L’Europe, puissance sociale-démocrate

Partager cet article

Articles similaires

Thomas Piketty (Le Monde 31/01/2026)

Thomas Piketty défend l’idée que l’Europe est déjà, de fait, une puissance sociale-démocrate : un ensemble de pays qui ont choisi un haut niveau de protection sociale, d’investissement public et de redistribution. Plutôt que d’en avoir honte, l’Europe devrait assumer ce modèle et le porter politiquement face aux modèles autoritaires ou ultra-libéraux.

Un niveau de bien-être historiquement élevé

Selon Piketty, les pays européens ont atteint un niveau de prospérité et de bien-être social inédit dans l’histoire, grâce à :

  • des dépenses publiques élevées (40 à 50 % du PIB dans de nombreux pays),
  • des investissements massifs dans la santé, l’éducation et les infrastructures,
  • des temps de travail plus courts et davantage de congés,
  • un meilleur équilibre entre vie professionnelle et personnelle.

Contrairement aux discours dominants, cela ne nuit pas à la productivité : en pouvoir d’achat réel par heure travaillée, l’Europe du Nord dépasse même les États-Unis.

Trois erreurs majeures dans les comparaisons économiques

Piketty critique la manière dont on mesure la « performance » des pays :

  1. Comparer les PIB sans corriger les prix (parité de pouvoir d’achat) surestime fortement les États-Unis.
  2. Oublier le temps de travail fausse les comparaisons de productivité.
  3. Se focaliser sur le PIB marchand en ignorant les indicateurs sociaux (espérance de vie, inégalités, climat) conduit à des décisions absurdes.

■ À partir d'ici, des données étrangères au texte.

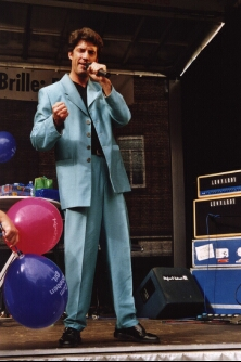 Axel Becker; Stadtfest in Meppen von Peter Link
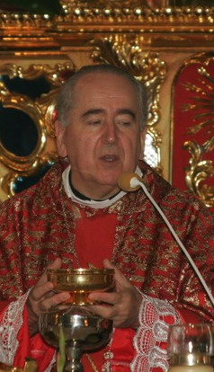 abp Stanisław Ryłko podczas Mszy św. w Ludźmierzu
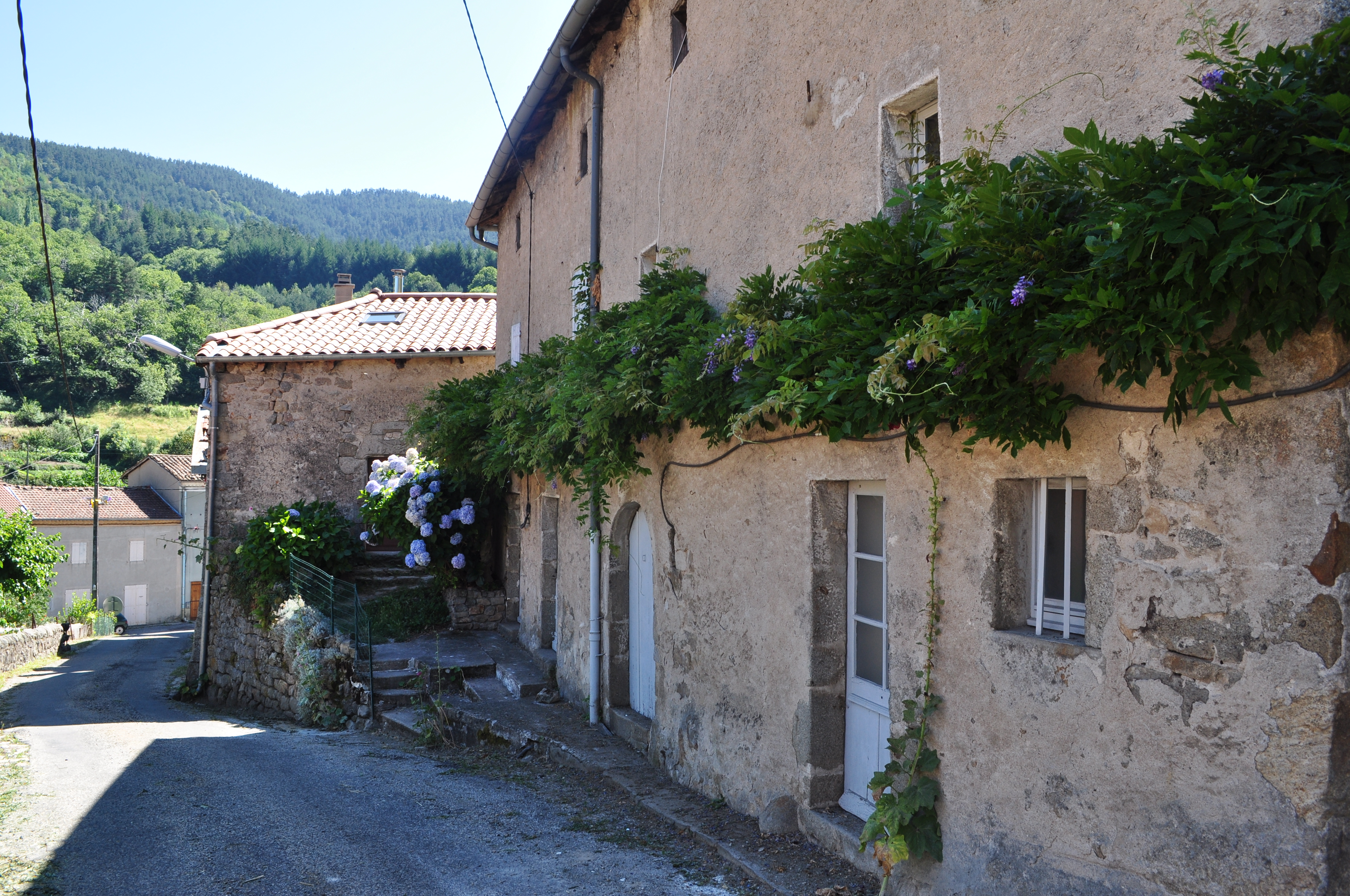 Une des plus ancienne maison d'Albon-d'Ardèche datée de 1668
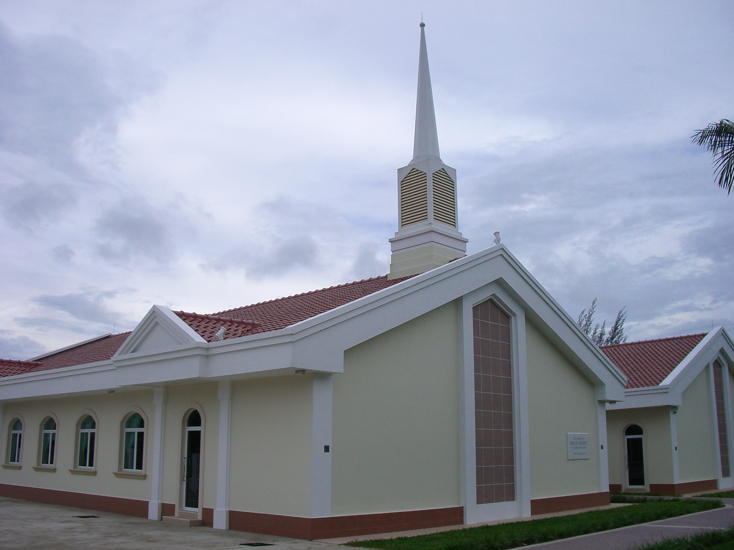 Miri Sarawak LDS Mormon Church
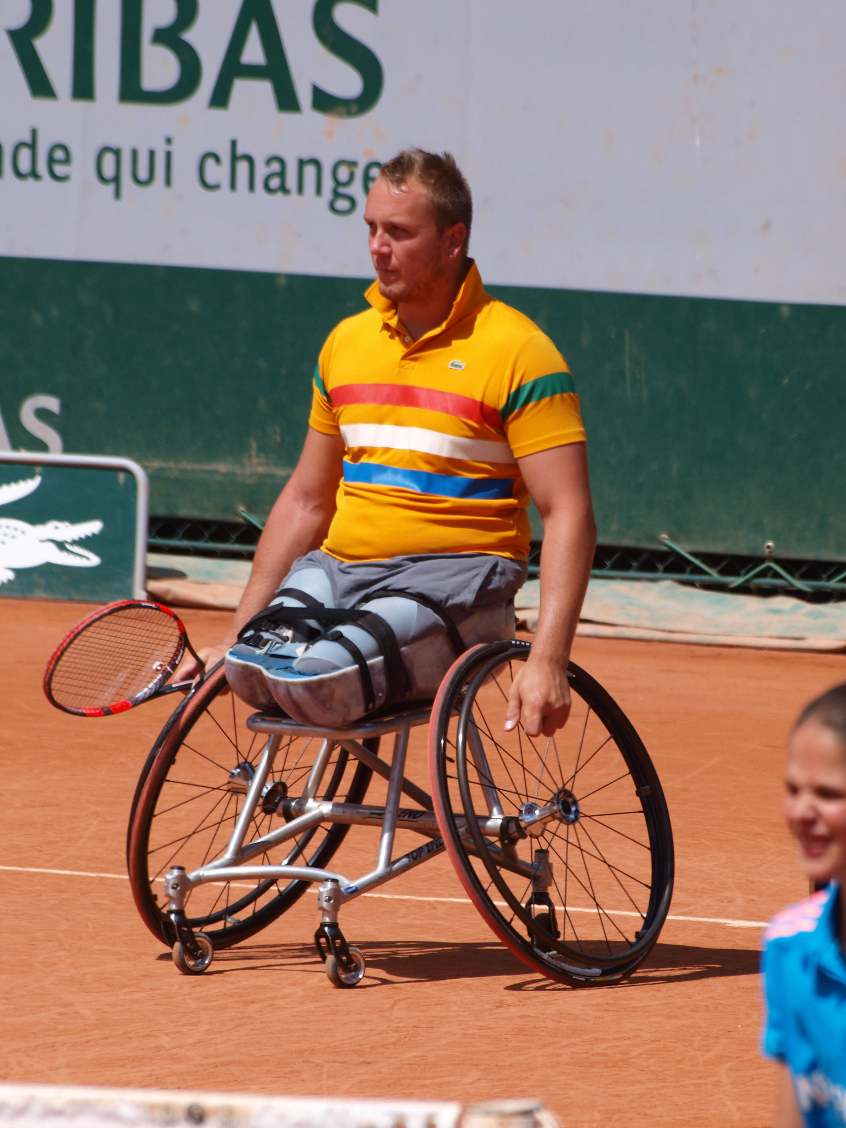 Internationaux de France de tennis, le 5 juin 2014 : démonstration handisport avec handicapés et valides mêlés, sous le patronage de Jean Gachassin, président de la FFT.
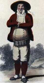 Homme du Faou vers 1850
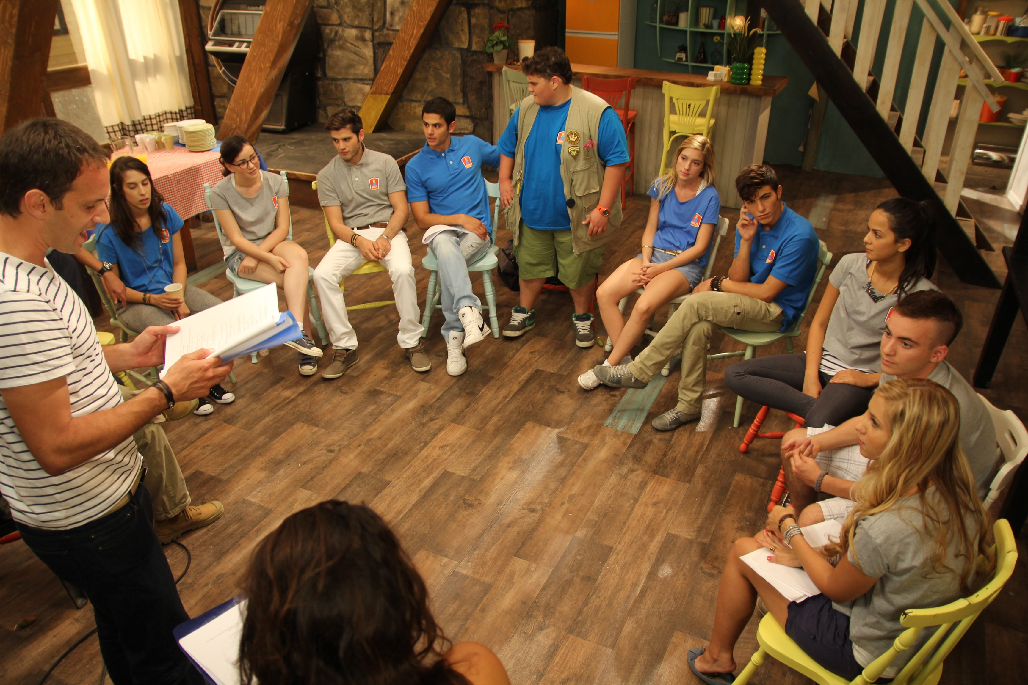 תמונה מתוך הסט של סדרת הטלוויזיה גאליס
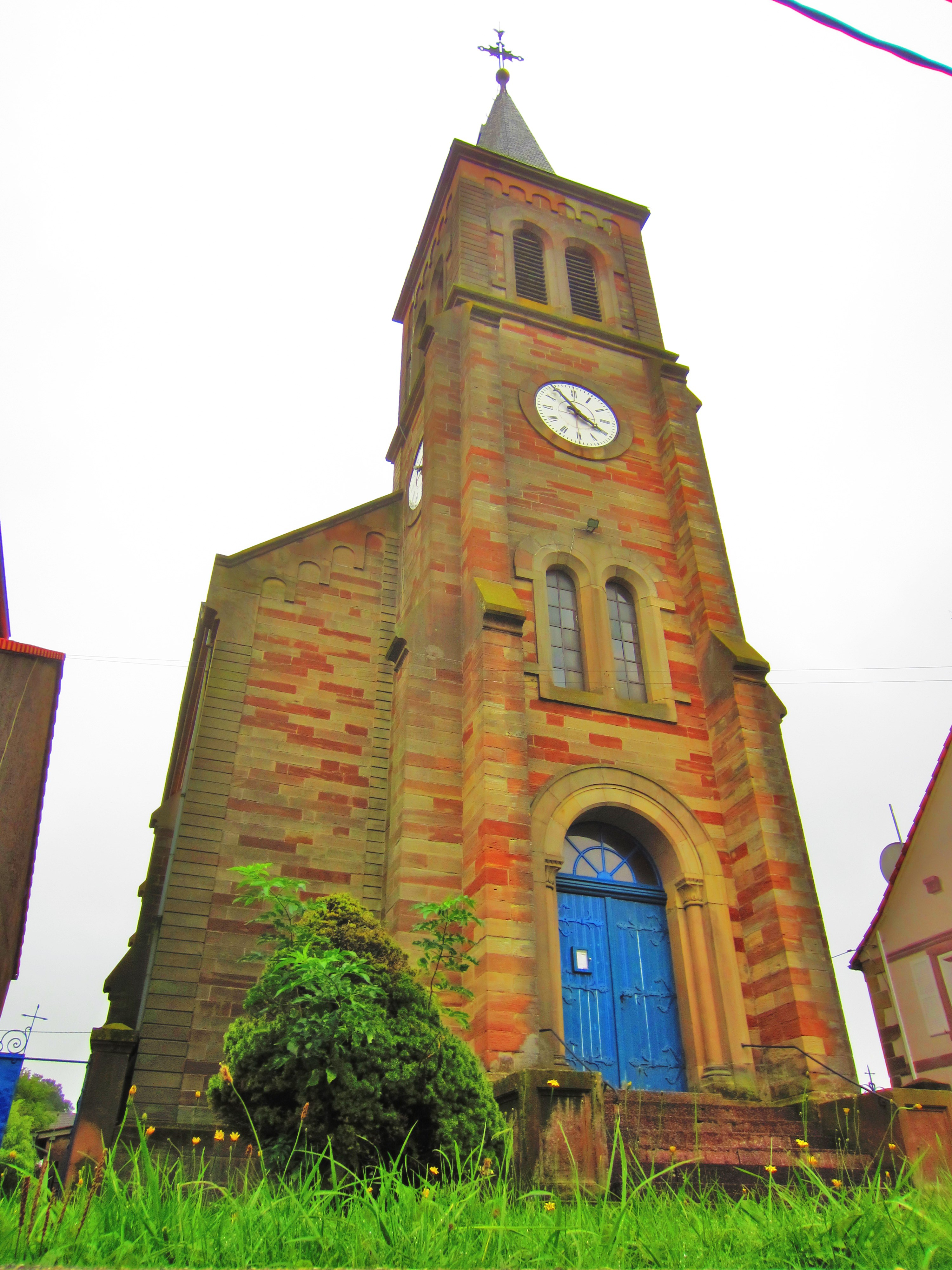 Eglise Vescheim

Résultat : l’Europe se sous-estime en permanence.

Une inquiétude forte : le sous-investissement récent

Depuis la crise de 2008, plusieurs pays européens (dont la France et l’Allemagne) ont réduit leurs investissements publics, notamment dans l’éducation et la recherche. Pour Piketty, c’est une erreur stratégique majeure qui affaiblit l’avenir du continent.

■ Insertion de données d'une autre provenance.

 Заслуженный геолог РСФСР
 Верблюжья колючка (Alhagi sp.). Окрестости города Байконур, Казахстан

Un projet politique à reconstruire

Piketty appelle l’Europe à :

  • défendre clairement son modèle social,
  • sortir des ambiguïtés du libre-échange (il critique notamment l’accord UE-Mercosur),
  • soutenir une fiscalité internationale sur les grandes fortunes et multinationales,
  • intégrer pleinement les enjeux climatiques et sociaux dans ses choix économiques.

En conclusion

L’Europe ne deviendra une vraie puissance mondiale qu’en assumant pleinement son identité sociale-démocrate, écologique et solidaire.

No Comment !

Laisser un commentaire

Votre adresse e-mail ne sera pas publiée. Les champs obligatoires sont indiqués avec *

Restez informés !

Abonnez-vous à la newsletter.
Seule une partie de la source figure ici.